# Folientip für Schwimmteich?



## citty2904 (30. Dez. 2013)

Hallo,
suche für einen Schwimmteich mit gemauertem/betoniertem Schwimmbereich eine qualitativ gute Folie. Unsere Wunschfarbe wäre ein helles Grün faltenfrei im schwimmbereich eingeschweißt, für den bepflanzten Flachwasserbereich genügt uns eine schwarze.
Hat jemand gute Erfahrungen mit einer Folie bzw. einem Hersteller gemacht?
Brauchen wir eine Gewebeverstärkte Folie in der Schwimmzone oder ist ein anschweißen an Folienbleche an den Kanten ausreichend um ein absacken der Folie bei warmen Temperaturen zu vermeiden?
Wäre schön wenn ein paar Tips zusammenkommen würden.

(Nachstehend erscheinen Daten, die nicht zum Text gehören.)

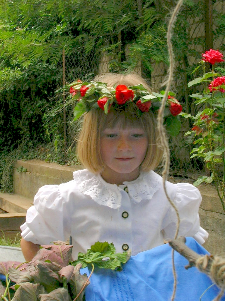 johana festo en valdorfa infanĝardeno (tiu de Groß-Umstadt en Hesio, Germanio) Fonto: propra foto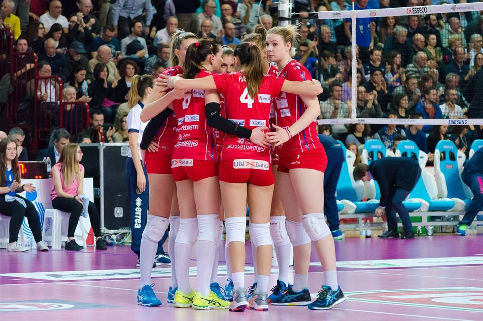 Vedi titolo

Jetzt noch einen guten Rutsch ins neue Teichjahr und schöne Silvesterfeiern morgen!

Gruß Christian


----------



## Zacky (31. Dez. 2013)

*AW: Folientip für Schwimmteich?*

In meinem Vorstellungsthread unten im Anhang unter "Schwimmteich" könntet ihr euch mal ein paar Bilder von meinem Schwimmteichbau anschauen. Ich habe hell-grüne und graue Folie verlegen lassen. Material und Verarbeitung aus einer Hand. Die Folie muss nicht unbedingt gewebefaserverstärkt sein, wenn Du ein Vlies drunter und eine entsprechende Folienstärke hast. Wir haben 500er und 1000er Vlies und die Folie hat 1,5mm.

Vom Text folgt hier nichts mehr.